I told him how Bill found Catholicism really difficult as a result of his experience of physical abuse at the Catholic school of his youth.  I explained that it was impossible except by the grace of God to get Bill to want to come back to Mass or spend time examining his conscience.  He said, “See if you can get him to come and talk to me.  I will give him a Life Confession.  That’s a confession for those who have been away from the Church for decades and find normal Confession too much of a challenge.  I’ll read out a list of sins, and all he has to do is say ‘yes’ or ‘no’.  Keep it simple.”

And of course, he gave me a strict schedule of prayer as well as a recommended course of reading.
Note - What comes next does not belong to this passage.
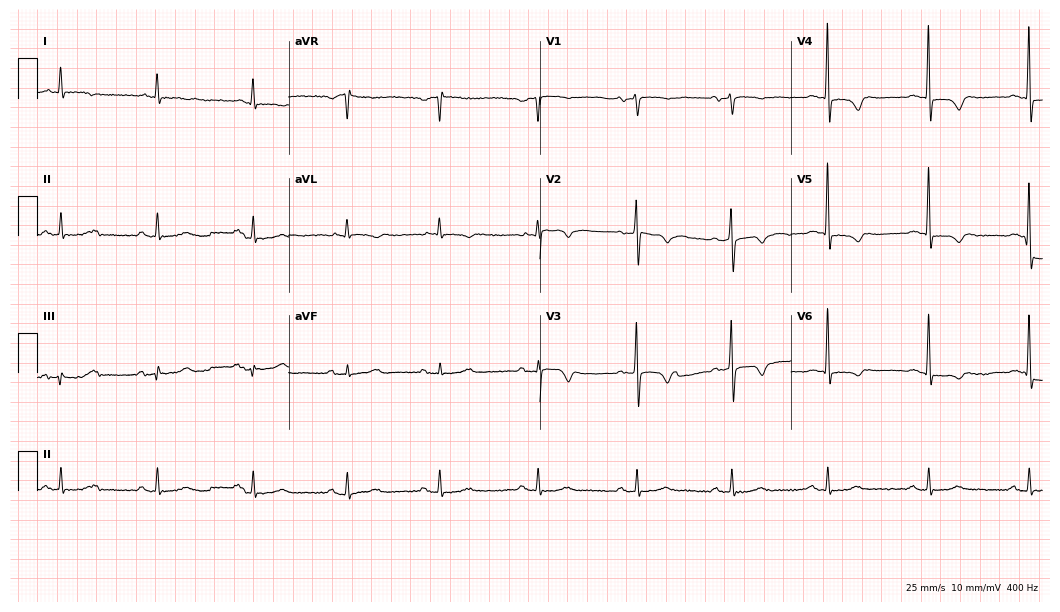
12-lead ECG from a male patient, 72 years old. No first-degree AV block, right bundle branch block, left bundle branch block, sinus bradycardia, atrial fibrillation or sinus tachycardia recorded for this tracing.

It was something of a miracle that Bill eventually agreed to go (I asked for it as my Christmas present).  And after this he started attending Mass with us and receiving the Holy Eucharist.  Not only did Father Bogoni hear Bill’s confession, but he also drove all the way to Two Rocks, despite his crowded schedule, to give Bill the Last Rites and bless our house.  (And, by the way, he said there was no evidence whatsoever of demonic activity.)  I can only assume all the difficulties we had experienced were God’s way of driving us in the direction of someone who would help Bill end his life in a right relationship with God.

Fr Bogoni died last week, suddenly at the age of 51, with a Rosary in his hand.  How fitting that God should choose to take him suddenly, just like the way he would burst in suddenly through the chapel door as he went about his busy pastoral duties, in those sandals that flap-flapped across the floor.  And how fitting that God should take him home on the feast of Divine Mercy.  I was going to say, ‘his work done’, but no, I can see him being even more busy in Heaven, still interceding for those souls he helped so much on earth.

So thank you, Fr Bogoni.  Thank you for seeing what needed to be done, and doing it.  May God give you a great reward, good and faithful servant!  And please say hello to Bill while you’re there!